We’ve all heard the saying that the best business owners and CEOs surround themselves with the best people and that’s what makes them strong and successful. We’ve also heard that surrounding yourself with people and situations that challenge you will help you excel. It’s not any different in racing and my experience with the Runner’s World Challenge is a perfect example of that.

The Flying Pig 2010 was my fourth marathon and my second Flying Pig. In past marathons, I’ve gone out too fast in the first half, only to feel fatigued to a point where I slowed down significantly in the second half. The Challenge training program taught me a lot of things, but one of the most important ones was pacing. Through very strategic and focused workouts designed by the experts at Runner’s World, I was able to truly find my pace, better control it and learn to do a negative split in my training runs, no matter the distance. A negative split means you get faster as the workout progresses instead of slowing down as you fatigue. While this newly found feel for pacing was encouraging, I knew the real proof of what I learned would be on race day when adrenaline is surging and I’m surrounded by other runners who may be pacing faster than I could or should run.

The other aspect of the Challenge is that it truly challenges you. My personal challenges were to run the race with a negative split and to set a personal record (PR).

Race day comes. It’s lightning, thundering and rain is pouring down. Not exactly ideal conditions to set a personal record for yourself. But I was determined to try. I had trained hard, and I was up for the challenge.

The gun goes off, and it’s my time to implement my new training knowledge. I did. The end result was a finishing time 40 minutes faster than my previous Flying Pig finishing time last year and 20 minutes faster than my fastest marathon time on a different course. I met my second challenge too. I ran a second half that was five minutes faster than my first half and accomplished my goal of running a negative split.
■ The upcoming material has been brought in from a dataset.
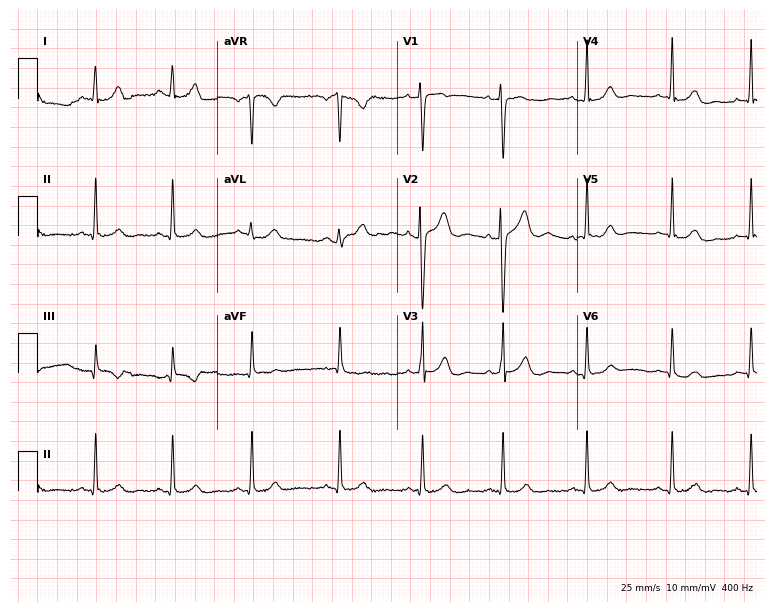
Resting 12-lead electrocardiogram. Patient: a female, 23 years old. Read as a normal ECG.

So how does this story relate to business? When we surround ourselves with the best possible people we get stronger. When we challenge ourselves or strive to meet challenges others set for us, we grow in amazing ways and better ourselves and our performance. When we invest in ourselves and our businesses to learn from experts, we avoid making costly mistakes and save ourselves time and money. When we pace ourselves, as individuals and businesses we avoid “blowing up” and losing energy. And when we are energized, everyone around us feels it, including employees, vendors and clients.

So the next time you think you’re going to try to go full speed to the finish line in business, think again. Remember running a business is an endurance race, not a sprint. Pace yourself wisely and you’ll find that when you get to the finish line, you will arrive with energy, a new perspective and a sense of pride for a job well done.